= Photoentrainment =

In chronobiology, photoentrainment refers to the process by which an organism's biological clock, or circadian rhythm, synchronizes to daily cycles of light and dark in the environment. The mechanisms of photoentrainment differ from organism to organism. Photoentrainment plays a major role in maintaining proper timing of physiological processes and coordinating behavior within the natural environment. Studying organisms' different photoentrainment mechanisms sheds light on how organisms may adapt to anthropogenic changes to the environment.

== Background ==
24-hour physiological rhythms, known now as circadian rhythms, were first documented in 1729 by Jean Jacques d'Ortous de Mairan, a French astronomer who observed that mimosa plants (Mimosa pudica) would orient themselves to be toward the position of the sun despite being in a dark room. That observation spawned the field of chronobiology, which seeks to understand the mechanisms that underlie endogenously expressed daily rhythms in organisms from cyanobacteria to mammals, which includes understanding and modeling the process of photoentrainment.

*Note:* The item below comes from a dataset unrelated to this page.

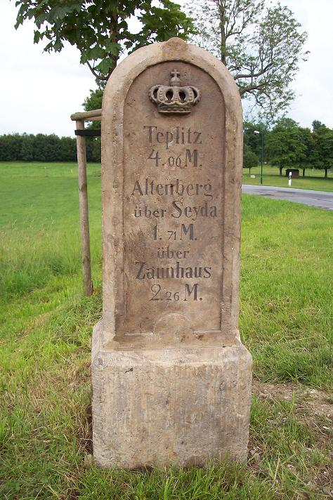 KSM Ganzmeilenstein Hermsdorf/Erzg. (Buschhaus)

Two prominent 20th-century chronobiologists, Jürgen Aschoff and Colin Pittendrigh, both worked throughout the 1960s to model of the process of photoentrainment, and despite examining the same subject, they arrived at different conclusions. Aschoff proposed a parametric model of entrainment, which assumed that organisms entrained to environmental timing cues (often referred to as zeitgebers, or "time givers" in German) gradually, changing their internal "circadian" period to be greater or less than 24 hours until it became aligned with the zeitgeber time. Conversely, Pittendreigh proposed a non-parametric model of entrainment, which assumed that organisms adjusted their internal clocks instantaneously when confronted with a light signal, or zeitgeber, that was out of sync with when their internal circadian time expected to see light.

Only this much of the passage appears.